Oracle here. I have the following table:
create table Foobars (
id integer constraint pkFoobars primary key using index,
fizz varchar2(20 char),
buzz varchar2(20 char)
)
In my code I will be given a string called fizzOrBuzz, and I will not know which field (fizz or buzz) it will be ahead of time. I need to search the Foobars table for either a matching fizz or buzz based on the fizzOrBuzz value.
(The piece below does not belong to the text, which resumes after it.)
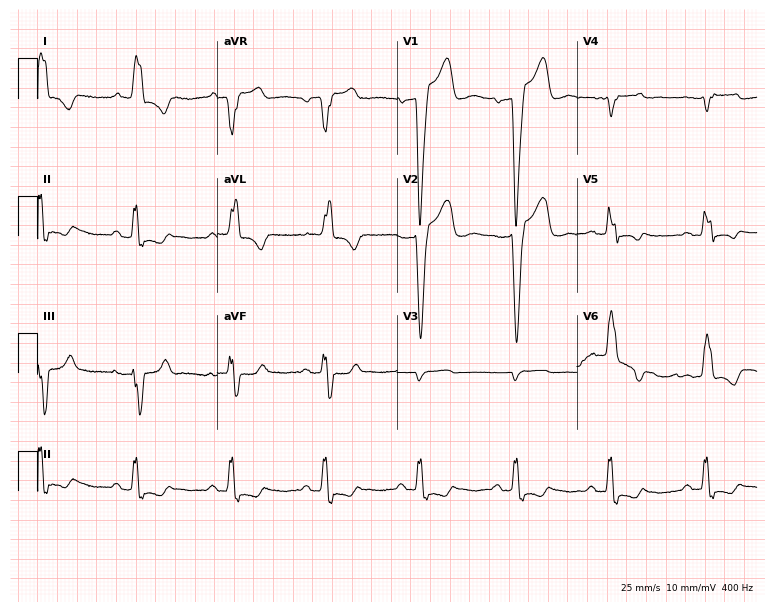
12-lead ECG from a 70-year-old woman. Findings include left bundle branch block.

The only thing that is certain is that there are no duplicates (no 2 records will have the same fizz value, and no 2 records will have the same buzz value).
My query thus far:
SELECT
id
FROM
Foobars
WHERE EXISTS (
SELECT
id
FROM
Foobars
WHERE
fizz = ? -- fizzOrBuzz gets injected here by the app layer
) OR (
SELECT
id
FROM
Foobars
WHERE
buzz = ? -- fizzOrBuzz gets injected here by the app layer
)
However this isn't valid SQL code (doesn't execute) and I'm sure there's a better way of doing this altogether. Any ideas?
OR=>OR EXISTS? But the other options offered as answers are be better; not least because your subqueries aren't correlated - assuming you're expecting the ID from those to match the main query. (It's helpful to show the error you got, and sample data/expected results.)